4. Strengthen patient care planning and assessment processes to ensure all patients receive appropriate follow-ups and interventions based on their needs.

Conclusion

In conclusion, the Mock Survey identified critical areas where the organization must focus its efforts to enhance compliance with healthcare standards and improve patient safety. It is crucial that the organization prioritizes these recommendations to uphold its commitment to providing safe, high-quality care.

References

  • Occupational Safety and Health Administration. (2023). Hazard Communication Standard.
  • Joint Commission. (2023). EC.02.04.03 - Medical Equipment Management.
  • Facility Guidelines Institute. (2010). Guidelines for Design and Construction of Health Care Facilities.
  • American Hospital Association. (2023).
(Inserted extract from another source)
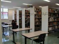 Qaraqalpaqsha: Acervo da Biblioteca Florestan Fernandes
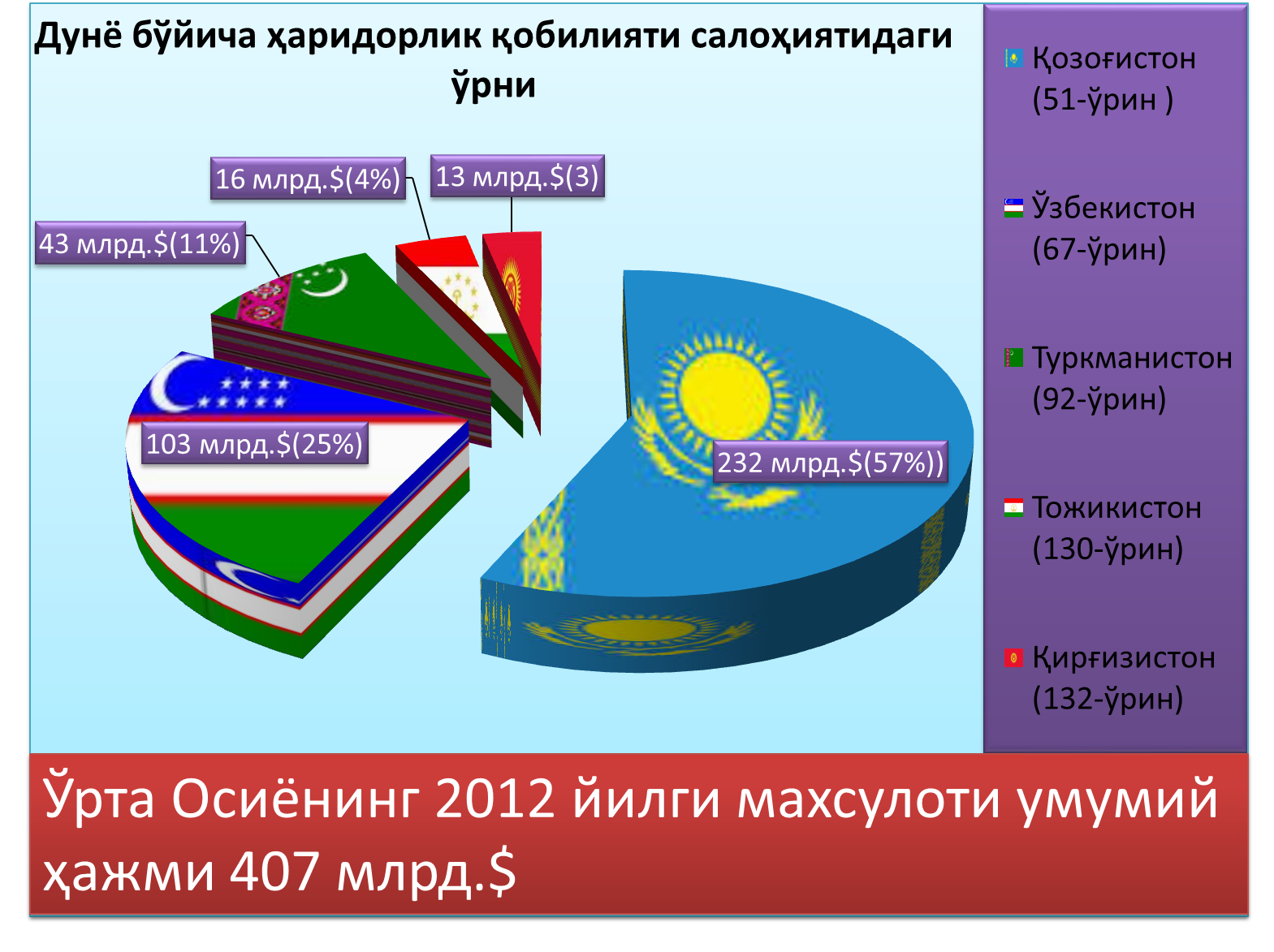 Oʻzbekcha/ўзбекча: Ўрта Осиёнинг 2012 йилги махсулоти умумий ҳажми

Infection Prevention and Control Recommendations.
  • Drug Enforcement Administration. (2023). Controlled Substances Act.
  • National Institute of Mental Health. (2023). Suicide Prevention: A Comprehensive Approach.
  • Centers for Disease Control and Prevention. (2023). Infection Control in Healthcare Personnel.
  • World Health Organization. (2023). Safe Management of Wastes from Health Care Activities.
  • Joint Commission International. (2023). Standards for Hospitals.
  • The Joint Commission. (2023). National Patient Safety Goals.